Paramount Network, which bills itself as “television’s destination for premium entertainment and storytelling,” will showcase original programming (about a third of the schedule), supplemented by TV series and feature films culled from the Viacom and Paramount vaults (“Pitch Perfect,” “The Devil Wears Prada”). There will also be many fewer showings of “Cops.”

The network was set to begin its new life with a live episode of “Lip Sync Battle” on Thursday, Jan. 18, followed on Wednesday, Jan. 24, with its first big offering, “Waco,” a mini-series about the botched siege of the Branch Davidian compound in 1993. The show epitomizes the network’s chase for the cinematic, with grand vistas; a fully reconstructed Texas compound; and name actors, including Taylor Kitsch (“Friday Night Lights”) as David Koresh, and Mr. Shannon as the F.B.I. hostage negotiator tasked with bringing him in.

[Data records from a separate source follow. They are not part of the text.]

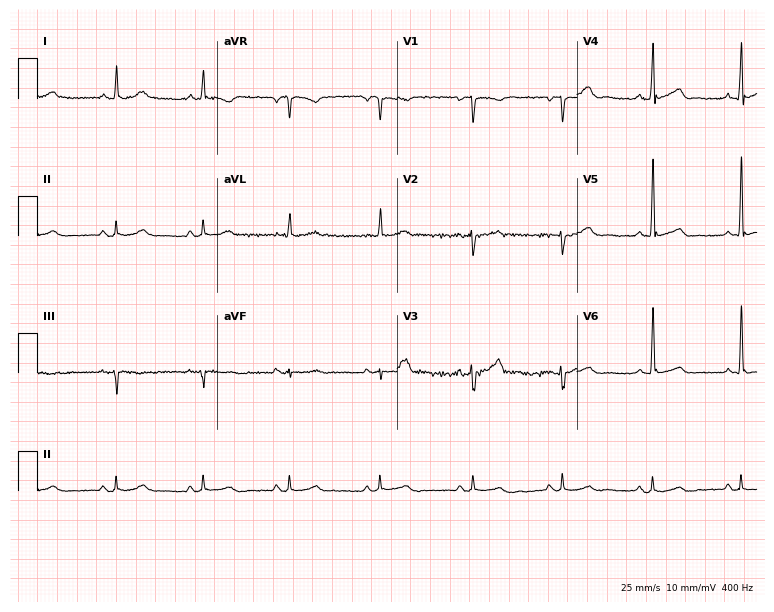
12-lead ECG (7.3-second recording at 400 Hz) from a 43-year-old male. Screened for six findings — first-degree AV block, right bundle branch block, left bundle branch block, sinus bradycardia, atrial fibrillation, sinus tachycardia — none is recorded. Findings outside these six are not listed.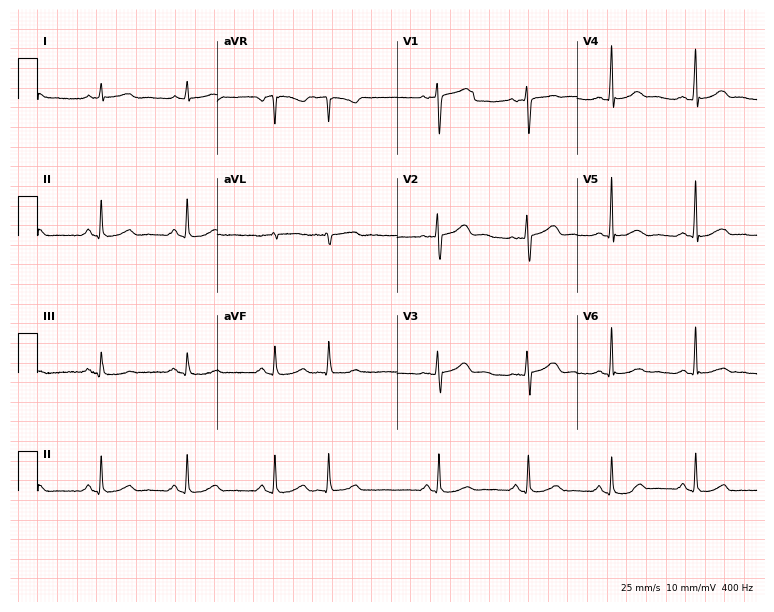
Standard 12-lead ECG recorded from a woman, 37 years old (7.3-second recording at 400 Hz). None of these six findings is recorded: first-degree AV block, right bundle branch block (RBBB), left bundle branch block (LBBB), sinus bradycardia, atrial fibrillation (AF), sinus tachycardia. Only these six findings were labelled.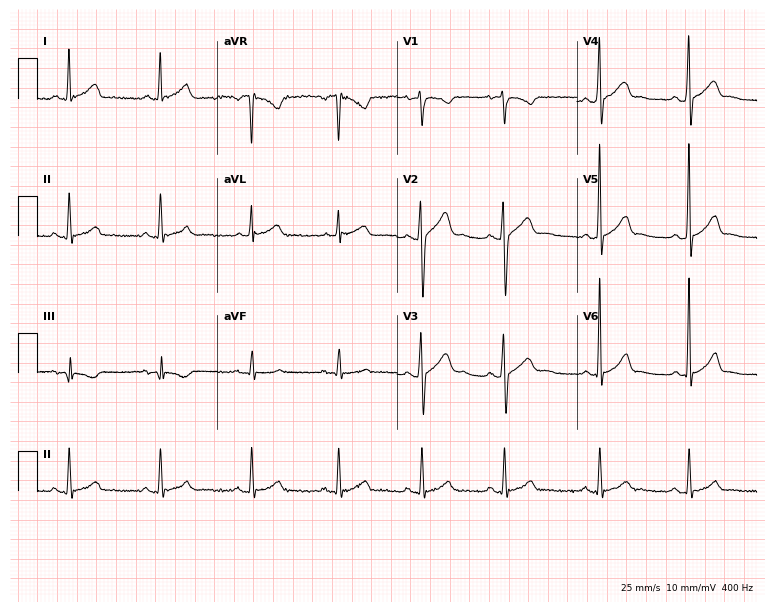
Standard 12-lead ECG recorded from a male patient, 23 years old (7.3-second recording at 400 Hz). None of these six findings is recorded: first-degree AV block, right bundle branch block (RBBB), left bundle branch block (LBBB), sinus bradycardia, atrial fibrillation (AF), sinus tachycardia. Other findings, if any, are not listed.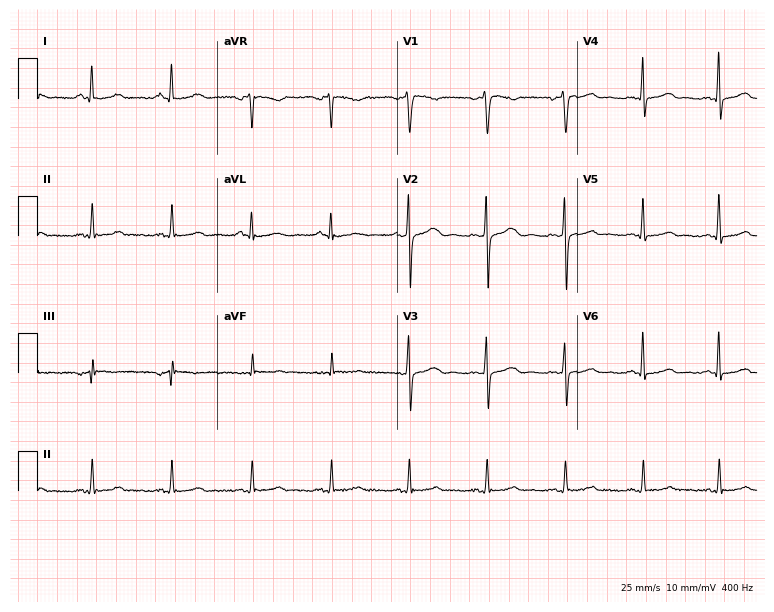
12-lead ECG from a female, 54 years old (7.3-second recording at 400 Hz). Recorded interpretation: within normal limits.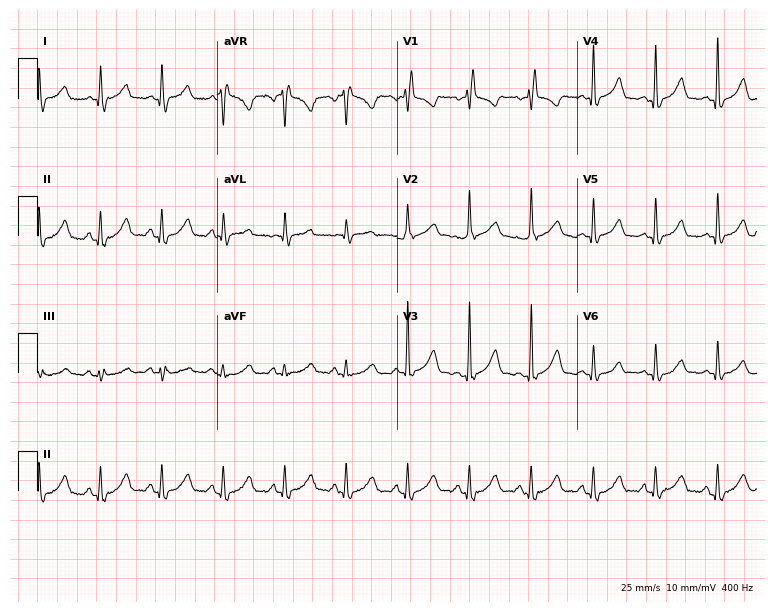
ECG (7.3-second recording at 400 Hz) — a woman, 72 years old. Screened for six findings — first-degree AV block, right bundle branch block (RBBB), left bundle branch block (LBBB), sinus bradycardia, atrial fibrillation (AF), sinus tachycardia — none is recorded.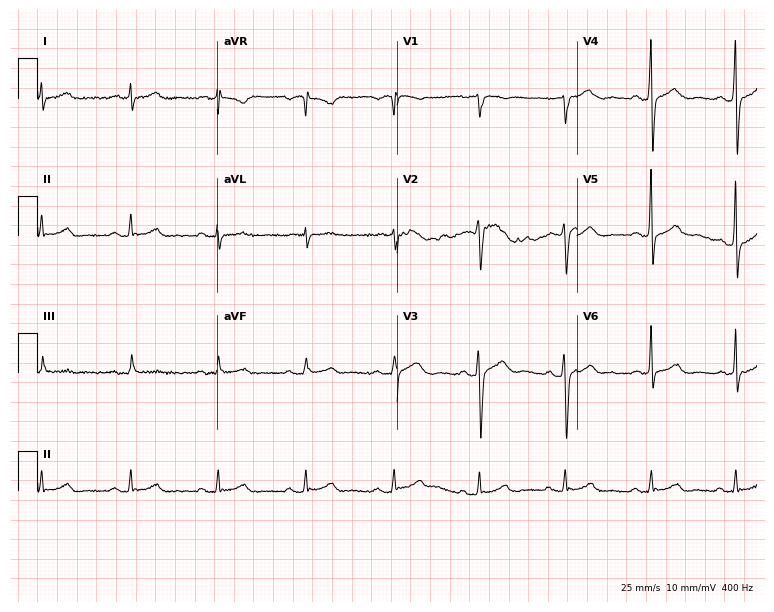
12-lead ECG from a male, 70 years old. Labelled as a normal ECG.

Inhabiting the role of that embattled cult leader, accused pedophile and wannabe rocker took its toll, Mr. Kitsch admitted. “It took two months to come out of it,” he said. “That, and counseling.”

Waco – Official Trailer 2 (2018) Michael Shannon, Melissa Benoist TV Series HD Video by FilmTrailerZone

Later this year comes “Yellowstone,” created and directed by Taylor Sheridan (“Hell or High Water”) and starring Mr. Costner, who did not come cheap. The network is paying him half a million dollars an episode. “To get Kevin to agree to do multiple seasons of a TV series,” Mr. Kay said, “you have to pay him what he’s worth.”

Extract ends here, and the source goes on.